Der italienische Historiker Carlo Ginzburg (1988) verglich in einem seiner Artikel des noch immer lesenswerten Bändchens »Spurensicherung. Über verborgene Geschichte, Kunst und soziales Gedächtnis« die Vorgehensweise des Bildinterpretierens mit der Methode eines Sherlock Holmes. Tatsächlich birgt die Bildgestaltung visuelle Indizien zur Beantwortung einer größeren Frage oder zur Lösung eines Problems. Zugleich verfolgt der Bildforschende, beinahe detektivisch und kaum weniger akribisch, eine bestimmte, meist aus der Theorie abgeleitete, These über die Bedeutungen, Funktionen und Wirkungspotenziale der analysierten Bilder. Diese Thesen zu erhärten oder sie zu widerlegen ist Aufgabe der Bildinterpretation, die jedoch nur nach ausgiebiger Bildanalyse erfolgen kann. Dieser zweite Schritt, der nicht ohne die Kenntnis schriftlicher Quellen sowie der Bildtypengeschichte möglich ist, wird im folgenden Kapitel behandelt. Zuvor sollten Sie jedoch noch an zwei weiteren Beispielen den ersten Schritt, die vor-ikonografische Beschreibung, üben.
Übung 1
Dieses Mal handelt es sich nicht um abgebildete Personen, sondern um Objekte, die in zwei fotografischen Darstellungen vorliegen. Bitte gehen Sie folgendermaßen vor: Zunächst notieren Sie sich auf einem separaten Blatt (oder in einem neuangelegten Word-Dokument) Ihre spontanen ersten Eindrücke und mögliche spontane Assoziationen und/oder emotionale Reaktionen. Decken Sie mit weißen Blättern den Umgebungstext des Bildes, das Sie beschreiben, ab. Nun versuchen Sie möglichst neutral, und möglichst präzise Abb. 16 zu beschreiben. Dann wiederholen Sie das Prozedere mit Abb. 17.

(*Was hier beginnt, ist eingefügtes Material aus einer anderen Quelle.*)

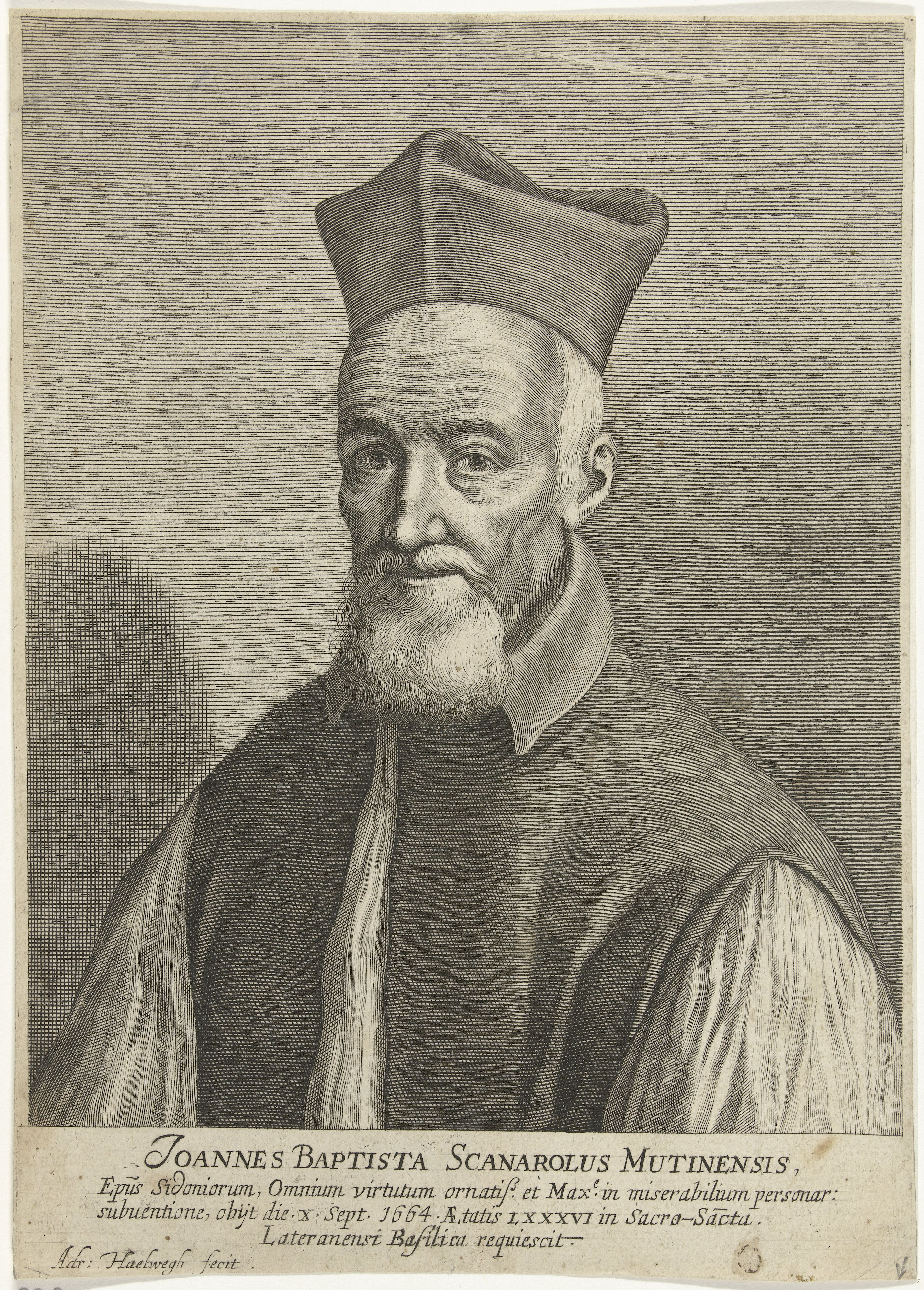 IdentificatieTitel(s): Portret van Johannes Baptist ScanaroliObjecttype: prent Objectnummer: RP-P-1909-4482Opschriften / Merken: verzamelaarsmerk, verso midden, gestempeld: Lugt 2228VervaardigingVervaardiger: prentmaker: Adriaen Haelwegh (vermeld op object)Plaats vervaardiging: Noordelijke NederlandenDatering: na 10-sep-1664 - ca. 1696Fysieke kenmerken: gravureMateriaal: papier Techniek: graveren (drukprocedé)Afmetingen: blad: h 212 mm (afgesneden op plaatrand) × b 151 mmOnderwerpWat: insignia of cardinal, e.g. hat, mantleWie: Johannes Baptist ScanaroliVerwerving en rechtenVerwerving: aankoop 1905Copyright: Publiek domein
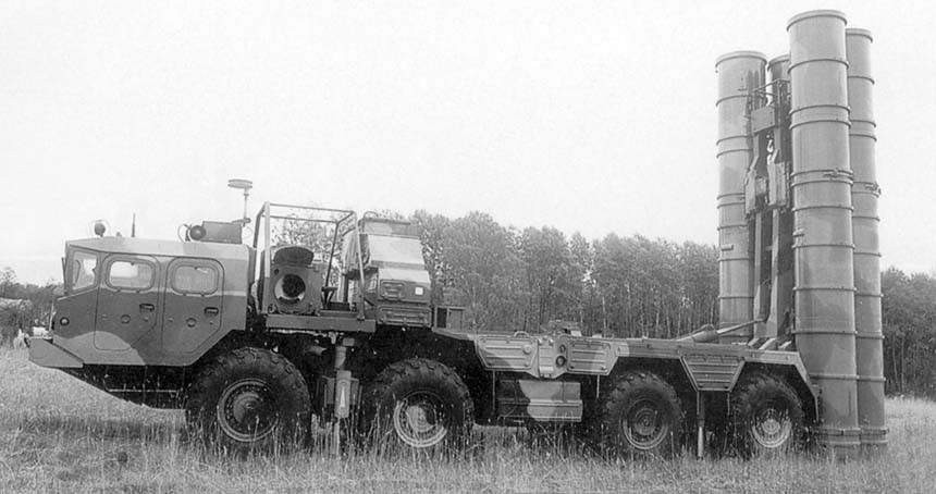 Russian SA-10 TEL

Nachdem Sie beide Bildbeschreibungen fertiggestellt haben, folgt die Vorbereitung auf die ikonografische Analyse: Vergleichen Sie Abb. 16 mit Abb. 17 und Ihre beiden vor-ikonografischen Beschreibungen. Was ist den beiden Bildern gemein, worin unterscheiden sich die beiden Übungsbilder? Notieren Sie zum Schluss, ob Sie irgendwelche emotionalen Assoziationen und Reaktionen auf eines der beiden oder auf beide Bilder haben. Dies können ganz persönliche Assoziationen sein, weil sie der dargestellte Gegenstand an eine bestimmte Person erinnert. Es ist genauso möglich, dass Sie beide Übungsbilder in keiner Weise ansprechen. Wichtig ist lediglich, dass Sie notieren, was Sie bei der Betrachtung und Beschreibung der beiden Bilder empfunden haben. In Kapitel 4.3 werden wir dann auf Ihre Beschreibungen zurückkommen.